Passive-safety systems. Multiple levels of defense. Advanced controls.
The AP1000® pressurized water reactor (PWR) is based on a simple concept: In the event of a design-basis accident, such as a main coolant-pipe break, the plant is designed to achieve and maintain safe shutdown condition without operator action, and without the need for ac power or pumps. Rather than relying on active components, such as diesel generators and pumps, the AP1000 plant relies on natural forces - gravity, natural circulation and compressed gases - to keep the core and the containment from overheating.
The AP1000 PWR provides multiple levels of defense for accident mitigation (defense-in-depth), resulting in extremely low core-damage probabilities while minimizing the occurrences of containment flooding, pressurization and heat-up. Defense-in-depth is integral to the AP1000 plant design, with a multitude of individual plant features including the selection of appropriate materials; quality assurance during design and construction; well-trained operators; and an advanced control system and plant design that provide substantial margins for plant operation before approaching safety limits. In addition to these protections, the following features contribute to defense-in-depth of the AP1000 reactor:
Non-safety Systems. The non safety-related systems respond to the day-to-day plant transients, or fluctuations in plant conditions. For events that could lead to overheating of the core, these highly reliable non-safety systems actuate automatically to provide a first level of defense to reduce the likelihood of unnecessary actuation and operation of the safety-related systems.
Passive Safety-Related Systems. The AP1000 plant safety-related passive systems and equipment are sufficient to automatically establish and maintain core cooling and containment integrity indefinitely following design-basis events, assuming the most limiting single failure, with no operator action, and no on-site or off-site ac power sources. An additional level of defense is provided through diverse mitigation functions that are included within the passive safety-related systems.
In-vessel Retention of Core Damage. The AP1000 plant is designed to drain the high capacity in-containment refueling water storage tank (IRWST) water into the reactor cavity in the event that the core has overheated. This provides cooling on the outside of the reactor vessel preventing reactor vessel failure and subsequent spilling of molten core debris into the containment.
Retention of debris in the vessel significantly reduces uncertainty in the assessment of containment failure and radioactive release to the environment due to ex-vessel severe accident phenomena such as the interaction of molten core material with concrete.

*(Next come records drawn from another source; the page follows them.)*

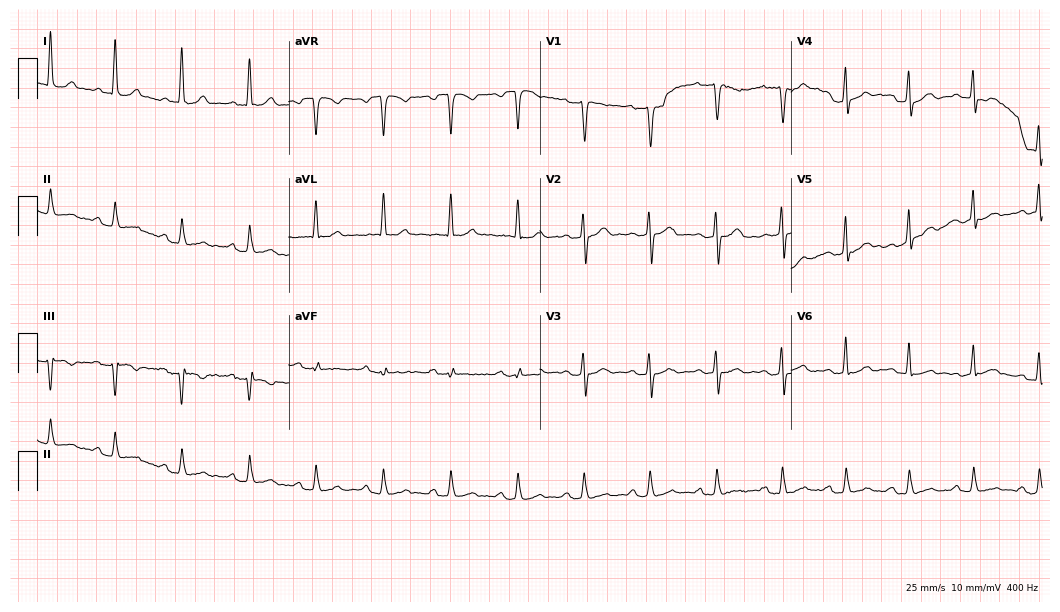
12-lead ECG from a 46-year-old man. Labelled as a normal ECG.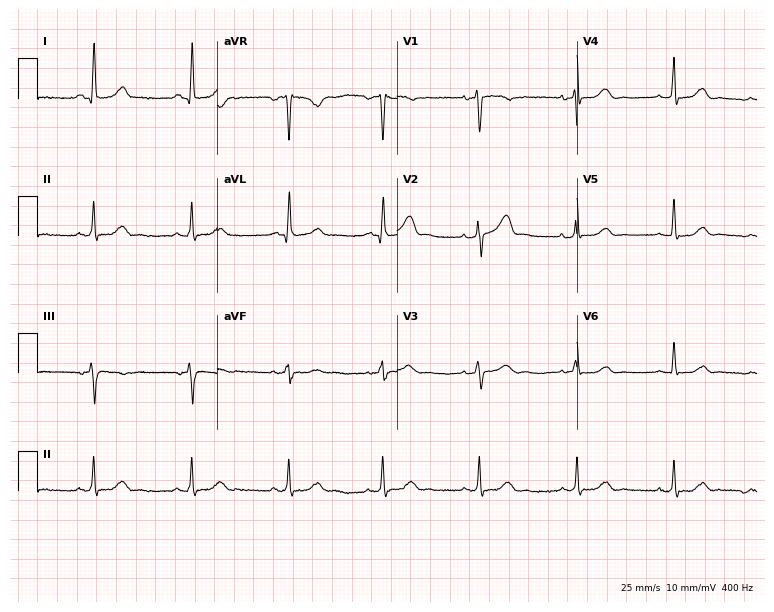
12-lead ECG from a 59-year-old woman. Labelled as a normal ECG.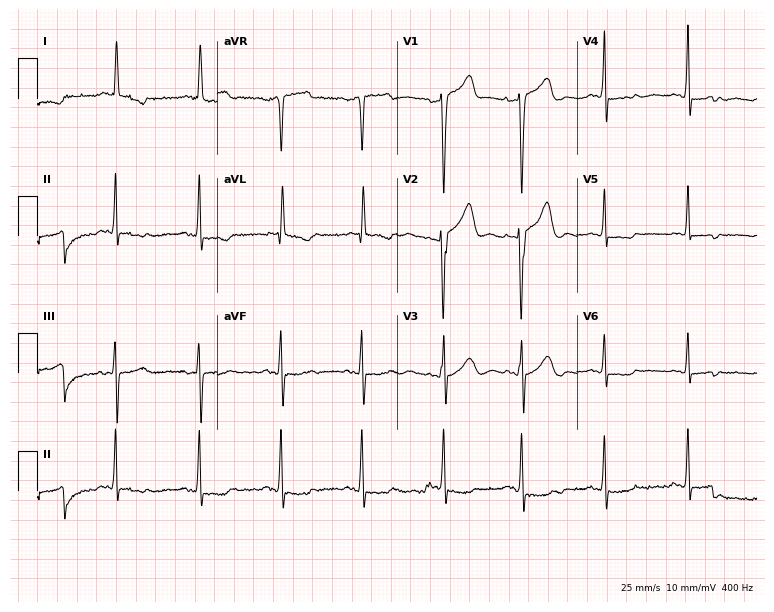
ECG — a woman, 84 years old. Screened for six findings — first-degree AV block, right bundle branch block (RBBB), left bundle branch block (LBBB), sinus bradycardia, atrial fibrillation (AF), sinus tachycardia — none is recorded. Findings outside these six are not listed.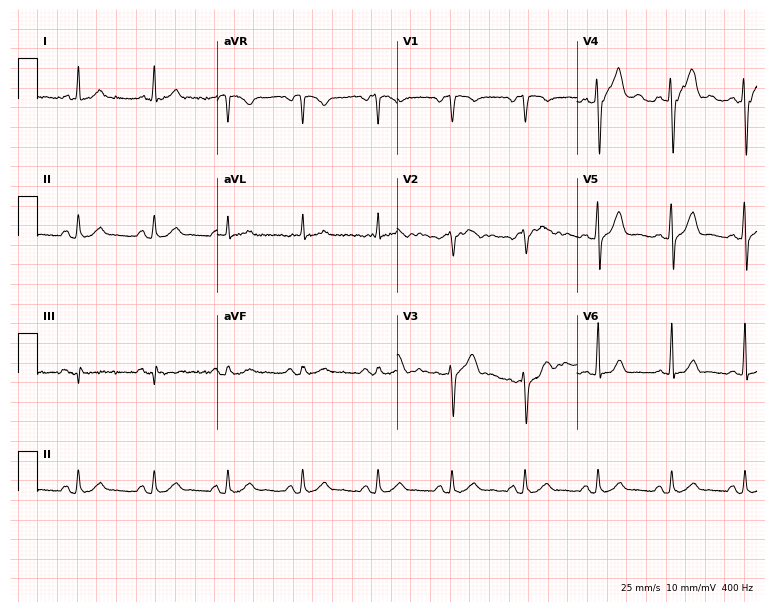
12-lead ECG (7.3-second recording at 400 Hz) from a man, 45 years old. Screened for six findings — first-degree AV block, right bundle branch block, left bundle branch block, sinus bradycardia, atrial fibrillation, sinus tachycardia — none is recorded.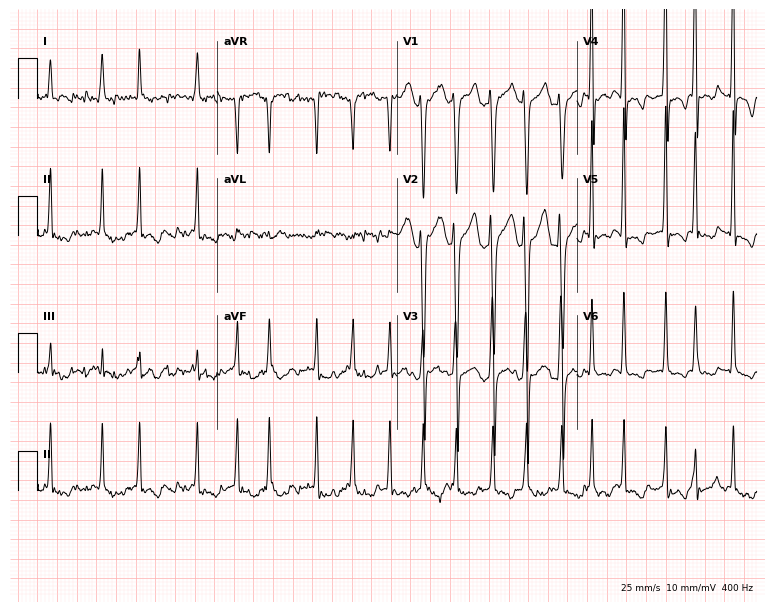
ECG — a male, 32 years old. Findings include atrial fibrillation (AF).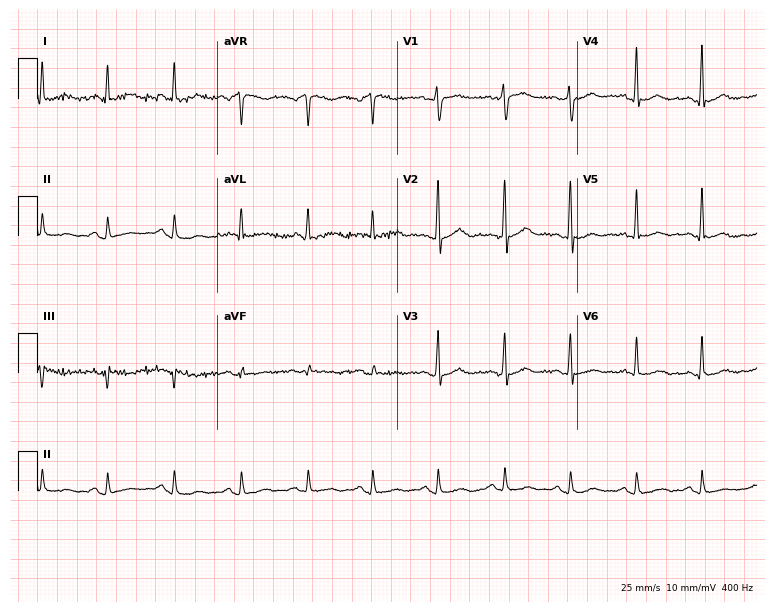
Electrocardiogram (7.3-second recording at 400 Hz), a female, 57 years old. Of the six screened findings (first-degree AV block, right bundle branch block, left bundle branch block, sinus bradycardia, atrial fibrillation, sinus tachycardia), none is recorded.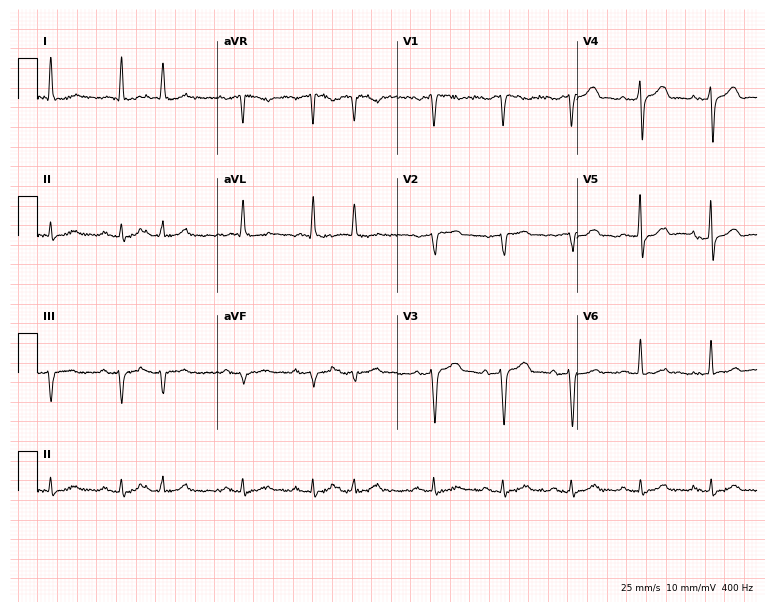
ECG — a 69-year-old male. Screened for six findings — first-degree AV block, right bundle branch block (RBBB), left bundle branch block (LBBB), sinus bradycardia, atrial fibrillation (AF), sinus tachycardia — none is recorded. Findings outside these six are not listed.

Fission Product Release. Fuel cladding provides the first barrier to the release of radiation in the highly unlikely event of an accident. The reactor coolant pressure boundary, in particular the reactor pressure vessel and the reactor coolant piping, provide independent barriers to prevent the release of radiation. Furthermore, in conjunction with the surrounding shield building, the steel containment vessel provides additional protection by establishing a third barrier and by providing natural convection air currents to cool the steel containment. The natural convection cooling can be enhanced with evaporative cooling by allowing water to drain from a large tank located at the top of the shield building on to the steel containment.
Large Safety Margins
The AP1000 PWR meets the U.S. NRC deterministic-safety and probabilistic-risk criteria with large margins. The safety analysis is documented in the AP1000 plant Design Control Document (DCD) and Probabilistic Risk Assessment (PRA). Results of the PRA show a very low core damage frequency (CDF) that is 1/100 of the CDF of currently operating plants and 1/20 of the CDF deemed acceptable in the Utility Requirements Document for new, advanced reactor designs. It follows that the AP1000 plant also improves upon the probability of large release goals for advanced reactor designs in the event of a severe accident scenario to retain the molten core within the reactor vessel.